Available data:
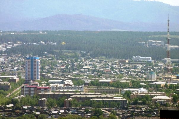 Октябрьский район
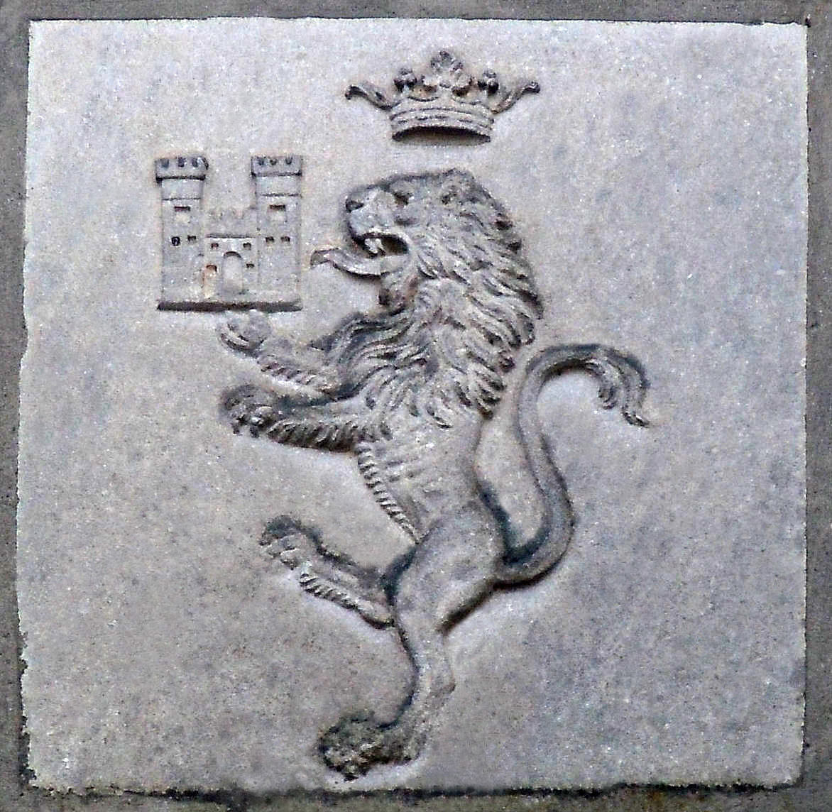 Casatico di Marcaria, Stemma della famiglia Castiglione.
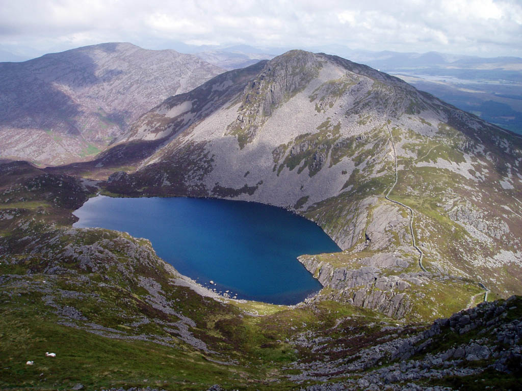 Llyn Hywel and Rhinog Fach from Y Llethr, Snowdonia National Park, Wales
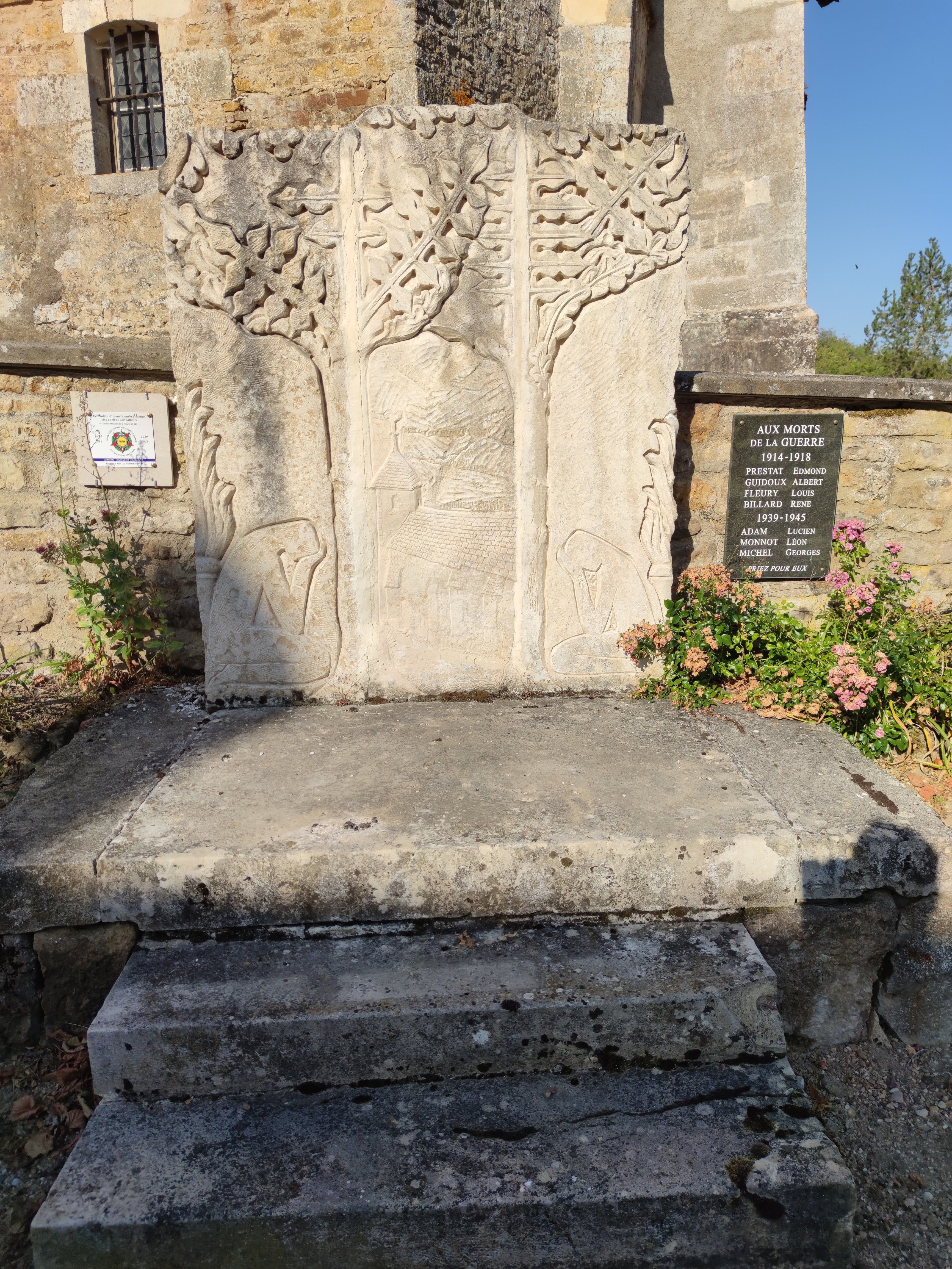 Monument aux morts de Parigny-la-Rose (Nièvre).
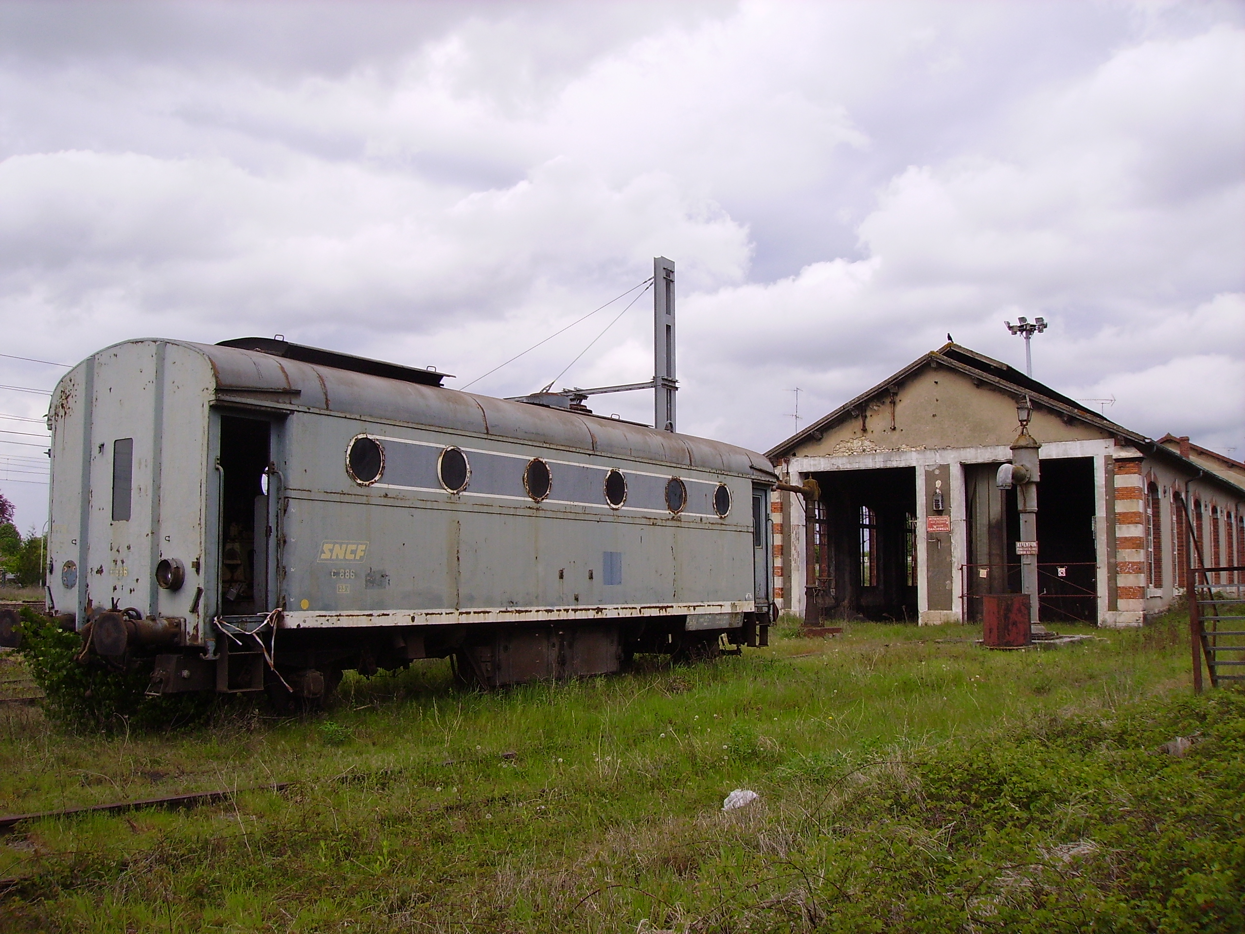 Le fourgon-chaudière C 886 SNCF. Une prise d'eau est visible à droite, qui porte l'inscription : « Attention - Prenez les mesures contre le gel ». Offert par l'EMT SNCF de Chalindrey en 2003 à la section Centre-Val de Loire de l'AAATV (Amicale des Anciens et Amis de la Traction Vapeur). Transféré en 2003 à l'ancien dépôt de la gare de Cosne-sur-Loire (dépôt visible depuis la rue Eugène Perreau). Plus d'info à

The task:
Every line from the one containing "Monument aux morts" through the last line of the listing must be written out again exactly, and no other line. Leave the pictures aside.

Response to the exercise:
 Monument aux morts de Parigny-la-Rose (Nièvre).
 Le fourgon-chaudière C 886 SNCF. Une prise d'eau est visible à droite, qui porte l'inscription : « Attention - Prenez les mesures contre le gel ». Offert par l'EMT SNCF de Chalindrey en 2003 à la section Centre-Val de Loire de l'AAATV (Amicale des Anciens et Amis de la Traction Vapeur). Transféré en 2003 à l'ancien dépôt de la gare de Cosne-sur-Loire (dépôt visible depuis la rue Eugène Perreau). Plus d'info à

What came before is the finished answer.